In fact, when I first heard about the Tricycle's rejection of 21st Century Jewish cultural life, I imagined the theatre announcing that to make it absolutely clear that they are not anti-Semitic, they would instead screen a documentary narrated by Gerald Kaufman MP entitled "But Arabs are Semites too." The film, I imagined, would feature members of the public holding up signs saying #ButArabsAreSemitesToo while eating a salt beef bagel. Contributors would include Alexei Sayle, Lenny Abrahamson and a very cute Neturei Karta boy with a massive kippah, immaculate payot and a Hamas scarf.
Yet for the statistically tiny diaspora Jewish communities in Europe, an action does not have to be anti-Semitic per se to constitute an act of hostility towards Jews and Jewish communal life.
The Tricycle's decision was not anti-Semitic, but then, neither was the Spanish Inquisition. After all, in late 15th Century Spain, the notion that Jews and Muslims should convert to Christianity, leave or be killed was not predicated on racial hatred but on theological love. What after all, could be more generous than giving heretics an opportunity, albeit a sternly administered one, to repent their sins and avoid an eternity of damnation?

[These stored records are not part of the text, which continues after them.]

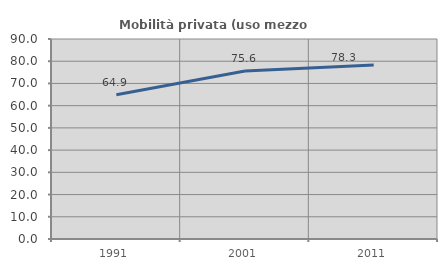
| Category | Mobilità privata (uso mezzo privato) |
|---|---|
| 1991.0 | 64.885 |
| 2001.0 | 75.628 |
| 2011.0 | 78.328 |
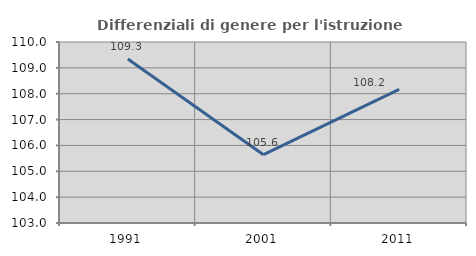
| Category | Differenziali di genere per l'istruzione superiore |
|---|---|
| 1991.0 | 109.341 |
| 2001.0 | 105.642 |
| 2011.0 | 108.169 |
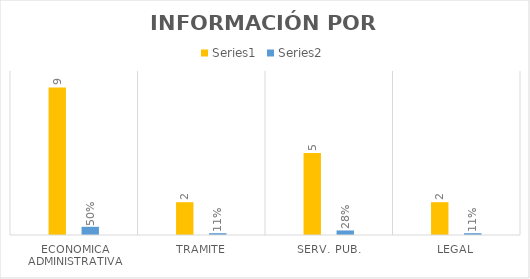
| Category | Series 3 | Series 4 |
|---|---|---|
| ECONOMICA ADMINISTRATIVA | 9 | 0.5 |
| TRAMITE | 2 | 0.111 |
| SERV. PUB. | 5 | 0.278 |
| LEGAL | 2 | 0.111 |
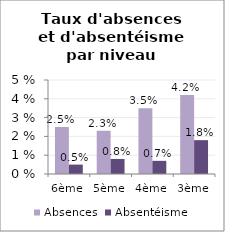
| Category | Absences | Absentéisme |
|---|---|---|
| 6ème | 2.5 | 0.5 |
| 5ème | 2.3 | 0.8 |
| 4ème | 3.5 | 0.7 |
| 3ème | 4.2 | 1.8 |
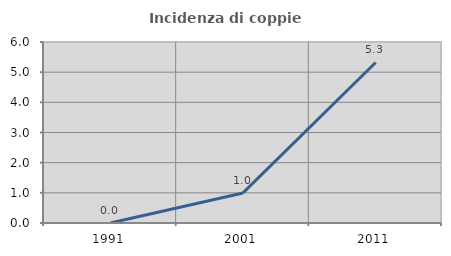
| Category | Incidenza di coppie miste |
|---|---|
| 1991.0 | 0 |
| 2001.0 | 0.997 |
| 2011.0 | 5.322 |
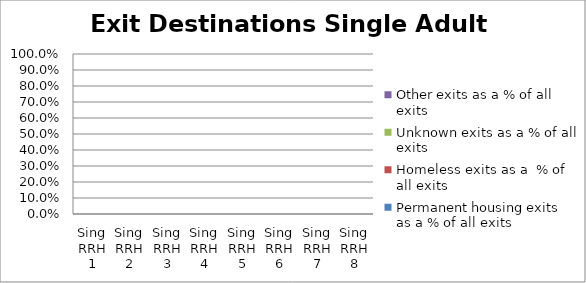
| Category | Permanent housing exits as a % of all exits | Homeless exits as a  % of all exits | Unknown exits as a % of all exits | Other exits as a % of all exits |
|---|---|---|---|---|
| Sing RRH 1 | 0 | 0 | 0 | 0 |
| Sing RRH 2 | 0 | 0 | 0 | 0 |
| Sing RRH 3 | 0 | 0 | 0 | 0 |
| Sing RRH 4 | 0 | 0 | 0 | 0 |
| Sing RRH 5 | 0 | 0 | 0 | 0 |
| Sing RRH 6 | 0 | 0 | 0 | 0 |
| Sing RRH 7 | 0 | 0 | 0 | 0 |
| Sing RRH 8 | 0 | 0 | 0 | 0 |
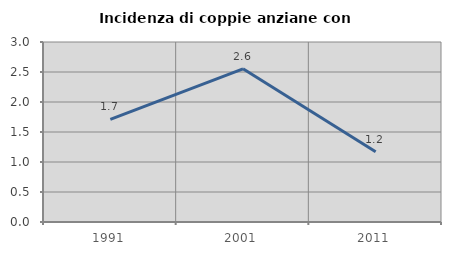
| Category | Incidenza di coppie anziane con figli |
|---|---|
| 1991.0 | 1.709 |
| 2001.0 | 2.553 |
| 2011.0 | 1.172 |
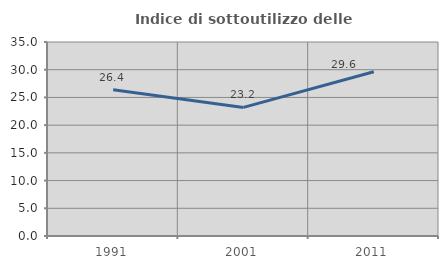
| Category | Indice di sottoutilizzo delle abitazioni  |
|---|---|
| 1991.0 | 26.385 |
| 2001.0 | 23.202 |
| 2011.0 | 29.622 |
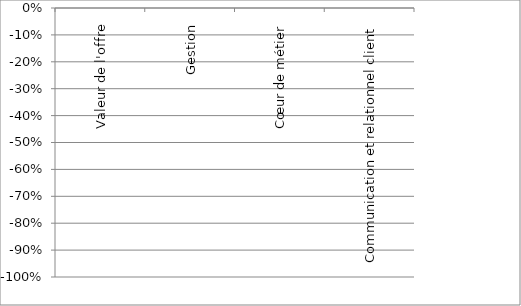
| Category | Series 0 |
|---|---|
| Valeur de l'offre | 0 |
| Gestion | 0 |
| Cœur de métier | 0 |
| Communication et relationnel client | 0 |
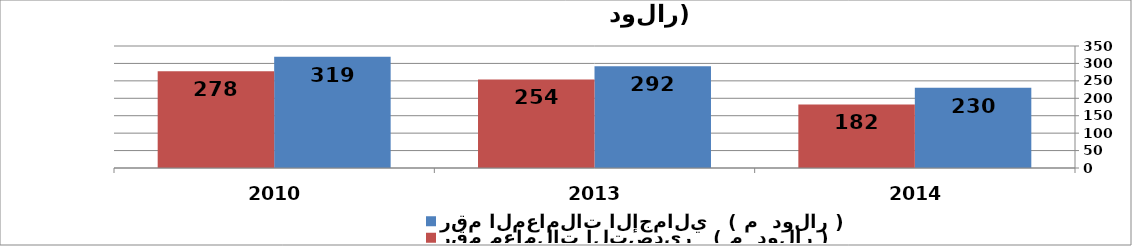
| Category | رقم المعاملات الإجمالي   ( م  دولار ) | رقم معاملات التصدير   ( م  دولار ) |
|---|---|---|
| 2014.0 | 230.318 | 182.497 |
| 2013.0 | 292.213 | 254.005 |
| 2010.0 | 319.231 | 277.596 |
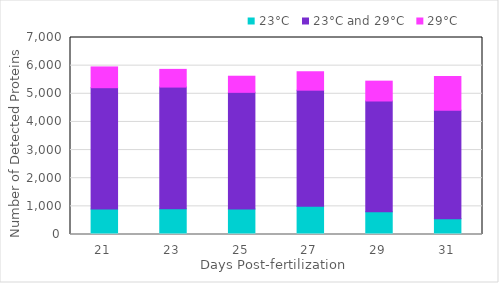
| Category | 23°C | 23°C and 29°C | 29°C |
|---|---|---|---|
| 21.0 | 904 | 4312 | 738 |
| 23.0 | 913 | 4325 | 629 |
| 25.0 | 906 | 4145 | 573 |
| 27.0 | 1005 | 4123 | 655 |
| 29.0 | 807 | 3937 | 705 |
| 31.0 | 561 | 3852 | 1202 |
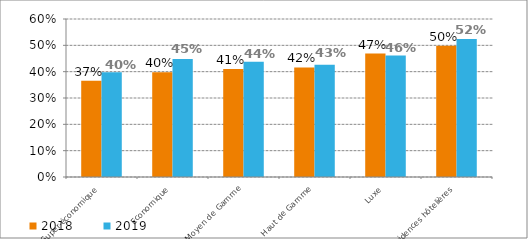
| Category | 2018 | 2019 |
|---|---|---|
| Super-économique | 0.365 | 0.397 |
| Economique | 0.398 | 0.448 |
| Moyen de Gamme | 0.41 | 0.438 |
| Haut de Gamme | 0.416 | 0.427 |
| Luxe | 0.469 | 0.461 |
| Résidences hôtelières | 0.498 | 0.524 |
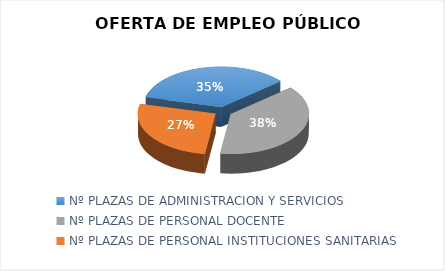
| Category | Series 0 |
|---|---|
| Nº PLAZAS DE ADMINISTRACION Y SERVICIOS | 1364 |
| Nº PLAZAS DE PERSONAL DOCENTE | 1500 |
| Nº PLAZAS DE PERSONAL INSTITUCIONES SANITARIAS | 1043 |
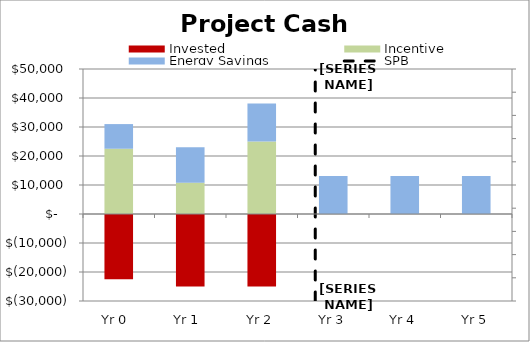
| Category | Invested | Incentive | Energy Savings |
|---|---|---|---|
| Yr 0  | -22500 | 22500 | 8505.635 |
| Yr 1  | -25000 | 10800.8 | 12207.619 |
| Yr 2 | -25000 | 25000 | 13082.341 |
| Yr 3 | 0 | 0 | 13082.341 |
| Yr 4 | 0 | 0 | 13082.341 |
| Yr 5 | 0 | 0 | 13082.341 |
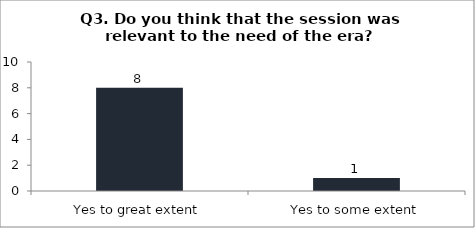
| Category | Q3. Do you think that the session was relevant to the need of the era? |
|---|---|
| Yes to great extent | 8 |
| Yes to some extent | 1 |
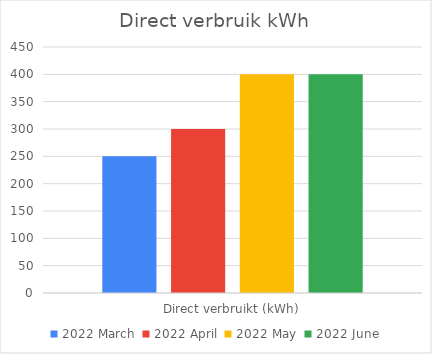
| Category | 2022 maart | 2022 april | 2022 mei | 2022 juni |
|---|---|---|---|---|
| Direct verbruikt (kWh) | 250 | 300 | 400 | 400 |

The edict of the Tricycle is clearly not equivalent to the Edict of Grace that heralded the arrival in a town of the Spanish Inquisition, though other forms of historical hyperbole are currently in vogue. But the edict of the Tricycle was, in its modern, secular way, a demand that a Jewish organisation should take a public oath of disassociation from the State of Israel in order for its culture to be considered acceptable.
Jews can be accepted, embraced even, by people who love the films of Groucho Marx and Woody Allen, despite the allegations against him, and think that Waltz With Bashir was an amazing critique of war, despite its Israeli government funding. But for that to happen they must publicly purify themselves, absolve themselves of their indelible connection to the concept of Jewish self-determination in their homeland and the institutions that maintain it. But for a community in which, according to a 2010 survey, 72% call themselves Zionist and 82% consider Israel central or important to their Jewish identities, this is an impossible demand.
To quote the one man Jewish film festival Mel Brookes, singing the role of the first Grand Inquisitor of Spain, Tomas de Torquemada (who incidentally had a Jewish grandmother):
"We're gonna teach them wrong from right
We're gonna help them see the light
And make an offer that they can't refuse."
I do not accuse the Tricycle Theatre of anti-Semitism. And their actions are genteel compared to the recent scenes from Paris where, with echoes of the 1890s, protesters have shouted "death to the Jews" while attacking synagogues. But for carrying out an act of hostility on organised Jewish communal life in this country, whether your surname be Rubasingham, Sands or Levy: J'accuse.
The Jewish Film Festival did not expect the Spanish Inquisition. No one does. But in northwest London in 2014, a Jewish cultural organisation has been issued an edict - purify your culture from its connections to the world's only Jewish state, or go elsewhere.